As a disclaimer, I am not a "car person." I don't notice cars, I don't think about cars or wish for a particular car. I just like a car to get me where I'm going. But the cars I've had make me think back on different stages of my life.
I learned to drive on a '58 Buick Special, my mother's car. But I had no attachment to it, and for years after I was car-less. My first car that was my very own was an old three tone '65 Ford Fairlane. The three colors were red, white and primer. I drove it into the city every day when I was in nursing school and I used to say it ran on the Spirit of God because every day that car started up was a miracle.
Then there was my '79 blue Ford Pinto. It was new and fabulous. I learned to drive a stick-shift with it. Then we learned the gas tank might explode and we traded it in for a used Dodge Aries. This car transported Cub Scouts and soccer players. Sweaty boys were always piled in it and we traveled many miles and many years.

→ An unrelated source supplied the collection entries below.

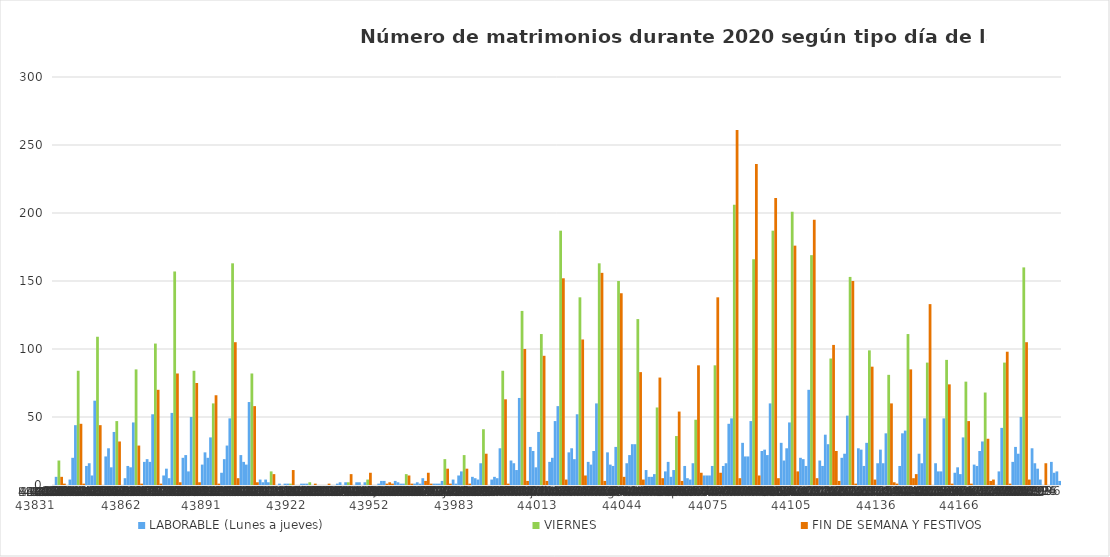
| Category | LABORABLE (Lunes a jueves) | VIERNES | FIN DE SEMANA Y FESTIVOS |
|---|---|---|---|
| 0 | 0 | 0 | 0 |
| 1 | 6 | 0 | 0 |
| 2 | 0 | 18 | 0 |
| 3 | 0 | 0 | 6 |
| 4 | 0 | 0 | 1 |
| 5 | 0 | 0 | 0 |
| 6 | 4 | 0 | 0 |
| 7 | 20 | 0 | 0 |
| 8 | 44 | 0 | 0 |
| 9 | 0 | 84 | 0 |
| 10 | 0 | 0 | 45 |
| 11 | 0 | 0 | 1 |
| 12 | 14 | 0 | 0 |
| 13 | 16 | 0 | 0 |
| 14 | 7 | 0 | 0 |
| 15 | 62 | 0 | 0 |
| 16 | 0 | 109 | 0 |
| 17 | 0 | 0 | 44 |
| 18 | 0 | 0 | 0 |
| 19 | 21 | 0 | 0 |
| 20 | 27 | 0 | 0 |
| 21 | 13 | 0 | 0 |
| 22 | 39 | 0 | 0 |
| 23 | 0 | 47 | 0 |
| 24 | 0 | 0 | 32 |
| 25 | 0 | 0 | 0 |
| 26 | 5 | 0 | 0 |
| 27 | 14 | 0 | 0 |
| 28 | 13 | 0 | 0 |
| 29 | 46 | 0 | 0 |
| 30 | 0 | 85 | 0 |
| 31 | 0 | 0 | 29 |
| 32 | 0 | 0 | 1 |
| 33 | 17 | 0 | 0 |
| 34 | 19 | 0 | 0 |
| 35 | 17 | 0 | 0 |
| 36 | 52 | 0 | 0 |
| 37 | 0 | 104 | 0 |
| 38 | 0 | 0 | 70 |
| 39 | 0 | 0 | 1 |
| 40 | 7 | 0 | 0 |
| 41 | 12 | 0 | 0 |
| 42 | 5 | 0 | 0 |
| 43 | 53 | 0 | 0 |
| 44 | 0 | 157 | 0 |
| 45 | 0 | 0 | 82 |
| 46 | 0 | 0 | 2 |
| 47 | 20 | 0 | 0 |
| 48 | 22 | 0 | 0 |
| 49 | 10 | 0 | 0 |
| 50 | 50 | 0 | 0 |
| 51 | 0 | 84 | 0 |
| 52 | 0 | 0 | 75 |
| 53 | 0 | 0 | 2 |
| 54 | 15 | 0 | 0 |
| 55 | 24 | 0 | 0 |
| 56 | 20 | 0 | 0 |
| 57 | 35 | 0 | 0 |
| 58 | 0 | 60 | 0 |
| 59 | 0 | 0 | 66 |
| 60 | 0 | 0 | 1 |
| 61 | 9 | 0 | 0 |
| 62 | 19 | 0 | 0 |
| 63 | 29 | 0 | 0 |
| 64 | 49 | 0 | 0 |
| 65 | 0 | 163 | 0 |
| 66 | 0 | 0 | 105 |
| 67 | 0 | 0 | 5 |
| 68 | 22 | 0 | 0 |
| 69 | 17 | 0 | 0 |
| 70 | 15 | 0 | 0 |
| 71 | 61 | 0 | 0 |
| 72 | 0 | 82 | 0 |
| 73 | 0 | 0 | 58 |
| 74 | 0 | 0 | 2 |
| 75 | 4 | 0 | 0 |
| 76 | 2 | 0 | 0 |
| 77 | 4 | 0 | 0 |
| 78 | 2 | 0 | 0 |
| 79 | 0 | 10 | 0 |
| 80 | 0 | 0 | 8 |
| 81 | 0 | 0 | 0 |
| 82 | 1 | 0 | 0 |
| 83 | 0 | 0 | 0 |
| 84 | 1 | 0 | 0 |
| 85 | 1 | 0 | 0 |
| 86 | 0 | 1 | 0 |
| 87 | 0 | 0 | 11 |
| 88 | 0 | 0 | 0 |
| 89 | 0 | 0 | 0 |
| 90 | 1 | 0 | 0 |
| 91 | 1 | 0 | 0 |
| 92 | 1 | 0 | 0 |
| 93 | 0 | 2 | 0 |
| 94 | 0 | 0 | 0 |
| 95 | 0 | 0 | 1 |
| 96 | 0 | 0 | 0 |
| 97 | 0 | 0 | 0 |
| 98 | 0 | 0 | 0 |
| 99 | 0 | 0 | 0 |
| 100 | 0 | 0 | 1 |
| 101 | 0 | 0 | 0 |
| 102 | 0 | 0 | 0 |
| 103 | 1 | 0 | 0 |
| 104 | 2 | 0 | 0 |
| 105 | 0 | 0 | 0 |
| 106 | 2 | 0 | 0 |
| 107 | 0 | 2 | 0 |
| 108 | 0 | 0 | 8 |
| 109 | 0 | 0 | 0 |
| 110 | 2 | 0 | 0 |
| 111 | 2 | 0 | 0 |
| 112 | 0 | 0 | 0 |
| 113 | 2 | 0 | 0 |
| 114 | 0 | 4 | 0 |
| 115 | 0 | 0 | 9 |
| 116 | 0 | 0 | 0 |
| 117 | 0 | 0 | 0 |
| 118 | 1 | 0 | 0 |
| 119 | 3 | 0 | 0 |
| 120 | 3 | 0 | 0 |
| 121 | 0 | 0 | 1 |
| 122 | 0 | 0 | 2 |
| 123 | 0 | 0 | 1 |
| 124 | 3 | 0 | 0 |
| 125 | 2 | 0 | 0 |
| 126 | 1 | 0 | 0 |
| 127 | 1 | 0 | 0 |
| 128 | 0 | 8 | 0 |
| 129 | 0 | 0 | 7 |
| 130 | 0 | 0 | 1 |
| 131 | 1 | 0 | 0 |
| 132 | 2 | 0 | 0 |
| 133 | 1 | 0 | 0 |
| 134 | 5 | 0 | 0 |
| 135 | 0 | 0 | 3 |
| 136 | 0 | 0 | 9 |
| 137 | 0 | 0 | 1 |
| 138 | 1 | 0 | 0 |
| 139 | 1 | 0 | 0 |
| 140 | 1 | 0 | 0 |
| 141 | 3 | 0 | 0 |
| 142 | 0 | 19 | 0 |
| 143 | 0 | 0 | 12 |
| 144 | 0 | 0 | 1 |
| 145 | 4 | 0 | 0 |
| 146 | 1 | 0 | 0 |
| 147 | 7 | 0 | 0 |
| 148 | 10 | 0 | 0 |
| 149 | 0 | 22 | 0 |
| 150 | 0 | 0 | 12 |
| 151 | 0 | 0 | 1 |
| 152 | 6 | 0 | 0 |
| 153 | 5 | 0 | 0 |
| 154 | 4 | 0 | 0 |
| 155 | 16 | 0 | 0 |
| 156 | 0 | 41 | 0 |
| 157 | 0 | 0 | 23 |
| 158 | 0 | 0 | 0 |
| 159 | 4 | 0 | 0 |
| 160 | 6 | 0 | 0 |
| 161 | 5 | 0 | 0 |
| 162 | 27 | 0 | 0 |
| 163 | 0 | 84 | 0 |
| 164 | 0 | 0 | 63 |
| 165 | 0 | 0 | 1 |
| 166 | 18 | 0 | 0 |
| 167 | 16 | 0 | 0 |
| 168 | 11 | 0 | 0 |
| 169 | 64 | 0 | 0 |
| 170 | 0 | 128 | 0 |
| 171 | 0 | 0 | 100 |
| 172 | 0 | 0 | 3 |
| 173 | 28 | 0 | 0 |
| 174 | 25 | 0 | 0 |
| 175 | 13 | 0 | 0 |
| 176 | 39 | 0 | 0 |
| 177 | 0 | 111 | 0 |
| 178 | 0 | 0 | 95 |
| 179 | 0 | 0 | 3 |
| 180 | 17 | 0 | 0 |
| 181 | 20 | 0 | 0 |
| 182 | 47 | 0 | 0 |
| 183 | 58 | 0 | 0 |
| 184 | 0 | 187 | 0 |
| 185 | 0 | 0 | 152 |
| 186 | 0 | 0 | 4 |
| 187 | 24 | 0 | 0 |
| 188 | 27 | 0 | 0 |
| 189 | 19 | 0 | 0 |
| 190 | 52 | 0 | 0 |
| 191 | 0 | 138 | 0 |
| 192 | 0 | 0 | 107 |
| 193 | 0 | 0 | 7 |
| 194 | 17 | 0 | 0 |
| 195 | 15 | 0 | 0 |
| 196 | 25 | 0 | 0 |
| 197 | 60 | 0 | 0 |
| 198 | 0 | 163 | 0 |
| 199 | 0 | 0 | 156 |
| 200 | 0 | 0 | 3 |
| 201 | 24 | 0 | 0 |
| 202 | 15 | 0 | 0 |
| 203 | 14 | 0 | 0 |
| 204 | 28 | 0 | 0 |
| 205 | 0 | 150 | 0 |
| 206 | 0 | 0 | 141 |
| 207 | 0 | 0 | 6 |
| 208 | 16 | 0 | 0 |
| 209 | 22 | 0 | 0 |
| 210 | 30 | 0 | 0 |
| 211 | 30 | 0 | 0 |
| 212 | 0 | 122 | 0 |
| 213 | 0 | 0 | 83 |
| 214 | 0 | 0 | 4 |
| 215 | 11 | 0 | 0 |
| 216 | 6 | 0 | 0 |
| 217 | 6 | 0 | 0 |
| 218 | 8 | 0 | 0 |
| 219 | 0 | 57 | 0 |
| 220 | 0 | 0 | 79 |
| 221 | 0 | 0 | 5 |
| 222 | 10 | 0 | 0 |
| 223 | 17 | 0 | 0 |
| 224 | 6 | 0 | 0 |
| 225 | 11 | 0 | 0 |
| 226 | 0 | 36 | 0 |
| 227 | 0 | 0 | 54 |
| 228 | 0 | 0 | 3 |
| 229 | 14 | 0 | 0 |
| 230 | 5 | 0 | 0 |
| 231 | 4 | 0 | 0 |
| 232 | 16 | 0 | 0 |
| 233 | 0 | 48 | 0 |
| 234 | 0 | 0 | 88 |
| 235 | 0 | 0 | 9 |
| 236 | 7 | 0 | 0 |
| 237 | 7 | 0 | 0 |
| 238 | 7 | 0 | 0 |
| 239 | 14 | 0 | 0 |
| 240 | 0 | 88 | 0 |
| 241 | 0 | 0 | 138 |
| 242 | 0 | 0 | 9 |
| 243 | 14 | 0 | 0 |
| 244 | 16 | 0 | 0 |
| 245 | 45 | 0 | 0 |
| 246 | 49 | 0 | 0 |
| 247 | 0 | 206 | 0 |
| 248 | 0 | 0 | 261 |
| 249 | 0 | 0 | 5 |
| 250 | 31 | 0 | 0 |
| 251 | 21 | 0 | 0 |
| 252 | 21 | 0 | 0 |
| 253 | 47 | 0 | 0 |
| 254 | 0 | 166 | 0 |
| 255 | 0 | 0 | 236 |
| 256 | 0 | 0 | 7 |
| 257 | 25 | 0 | 0 |
| 258 | 26 | 0 | 0 |
| 259 | 22 | 0 | 0 |
| 260 | 60 | 0 | 0 |
| 261 | 0 | 187 | 0 |
| 262 | 0 | 0 | 211 |
| 263 | 0 | 0 | 5 |
| 264 | 31 | 0 | 0 |
| 265 | 18 | 0 | 0 |
| 266 | 27 | 0 | 0 |
| 267 | 46 | 0 | 0 |
| 268 | 0 | 201 | 0 |
| 269 | 0 | 0 | 176 |
| 270 | 0 | 0 | 10 |
| 271 | 20 | 0 | 0 |
| 272 | 19 | 0 | 0 |
| 273 | 14 | 0 | 0 |
| 274 | 70 | 0 | 0 |
| 275 | 0 | 169 | 0 |
| 276 | 0 | 0 | 195 |
| 277 | 0 | 0 | 5 |
| 278 | 18 | 0 | 0 |
| 279 | 14 | 0 | 0 |
| 280 | 37 | 0 | 0 |
| 281 | 30 | 0 | 0 |
| 282 | 0 | 93 | 0 |
| 283 | 0 | 0 | 103 |
| 284 | 0 | 0 | 25 |
| 285 | 0 | 0 | 3 |
| 286 | 20 | 0 | 0 |
| 287 | 23 | 0 | 0 |
| 288 | 51 | 0 | 0 |
| 289 | 0 | 153 | 0 |
| 290 | 0 | 0 | 150 |
| 291 | 0 | 0 | 1 |
| 292 | 27 | 0 | 0 |
| 293 | 26 | 0 | 0 |
| 294 | 14 | 0 | 0 |
| 295 | 31 | 0 | 0 |
| 296 | 0 | 99 | 0 |
| 297 | 0 | 0 | 87 |
| 298 | 0 | 0 | 4 |
| 299 | 16 | 0 | 0 |
| 300 | 26 | 0 | 0 |
| 301 | 16 | 0 | 0 |
| 302 | 38 | 0 | 0 |
| 303 | 0 | 81 | 0 |
| 304 | 0 | 0 | 60 |
| 305 | 0 | 0 | 2 |
| 306 | 0 | 0 | 1 |
| 307 | 14 | 0 | 0 |
| 308 | 38 | 0 | 0 |
| 309 | 40 | 0 | 0 |
| 310 | 0 | 111 | 0 |
| 311 | 0 | 0 | 85 |
| 312 | 0 | 0 | 5 |
| 313 | 0 | 0 | 8 |
| 314 | 23 | 0 | 0 |
| 315 | 16 | 0 | 0 |
| 316 | 49 | 0 | 0 |
| 317 | 0 | 90 | 0 |
| 318 | 0 | 0 | 133 |
| 319 | 0 | 0 | 0 |
| 320 | 16 | 0 | 0 |
| 321 | 10 | 0 | 0 |
| 322 | 10 | 0 | 0 |
| 323 | 49 | 0 | 0 |
| 324 | 0 | 92 | 0 |
| 325 | 0 | 0 | 74 |
| 326 | 0 | 0 | 1 |
| 327 | 9 | 0 | 0 |
| 328 | 13 | 0 | 0 |
| 329 | 8 | 0 | 0 |
| 330 | 35 | 0 | 0 |
| 331 | 0 | 76 | 0 |
| 332 | 0 | 0 | 47 |
| 333 | 0 | 0 | 1 |
| 334 | 15 | 0 | 0 |
| 335 | 14 | 0 | 0 |
| 336 | 25 | 0 | 0 |
| 337 | 32 | 0 | 0 |
| 338 | 0 | 68 | 0 |
| 339 | 0 | 0 | 34 |
| 340 | 0 | 0 | 3 |
| 341 | 0 | 0 | 4 |
| 342 | 0 | 0 | 0 |
| 343 | 10 | 0 | 0 |
| 344 | 42 | 0 | 0 |
| 345 | 0 | 90 | 0 |
| 346 | 0 | 0 | 98 |
| 347 | 0 | 0 | 1 |
| 348 | 17 | 0 | 0 |
| 349 | 28 | 0 | 0 |
| 350 | 23 | 0 | 0 |
| 351 | 50 | 0 | 0 |
| 352 | 0 | 160 | 0 |
| 353 | 0 | 0 | 105 |
| 354 | 0 | 0 | 4 |
| 355 | 27 | 0 | 0 |
| 356 | 16 | 0 | 0 |
| 357 | 12 | 0 | 0 |
| 358 | 4 | 0 | 0 |
| 359 | 0 | 0 | 0 |
| 360 | 0 | 0 | 16 |
| 361 | 0 | 0 | 0 |
| 362 | 17 | 0 | 0 |
| 363 | 9 | 0 | 0 |
| 364 | 10 | 0 | 0 |
| 365 | 3 | 0 | 0 |

When Fred and I got married we bought a Suburu Outback. It was a fun car, small and zippy. My baby Arielle rode in it, strapped in her carseat. When Liana came home we bought a new 2001 Ford Windstar van. I didn't want to be a van mom! But at the time we were driving back and forth across the country and needed something roomy and comfortable. I grew to love my van. I took my girls to Chinese school in it, and to dance classes and church and the beach. We packed in other people's kids and our big kids and our friends. It held all four of our bikes and we could put the seats down and load furniture and lumber or just about anything we needed to cart around.
On Monday Fred told me we should take advantage of the Cash for Clunkers rebate. It was supposed to be the very last day of the program. The van has been costing us money in repairs and it was a big gas-guzzler. It's trade-in value was next to nothing. But, Fred, my van! The girls and I love our van.
So we headed to the dealership. We found the smallest, cheapest car. The salesman asked what color we wanted. The girls and I said, "Anything but red." I'm not a flashy person. Then he said red was the only color he had that night. We test drove this tiny, cute car and it felt right. Solid, bigger inside than it appears outside.
Two hours later we were told we were missing a piece of documentation. We took a 40 minute drive home and back to retrieve it. Another hour and we are told those papers still weren't good enough. We went home without the car. No deal. The salesman said he would call if the Senate voted to extend the program. I didn't really want a new car, but now I was disappointed.
The next day the salesman called. The dealership was allowing one more day for the rebate. We cleaned out our much-loved van, finding mementos of long ago, and headed back out. Another two hours and we drove off the lot in a 2009 Honda Fit. Instead of being joyful, I was in tears. My van! What have we done? Such ambivalence! What's wrong with me?
I realize the sadness is because my girls are growing up. It's the end of an era. We can't load this car with the big wagon the girls used to ride in on the boardwalk. We're not transporting strollers and carseats anymore. If we drive south, we'll take Fred's car. I will eventually embrace this new stage of life. Cut-back, down-size, simplify.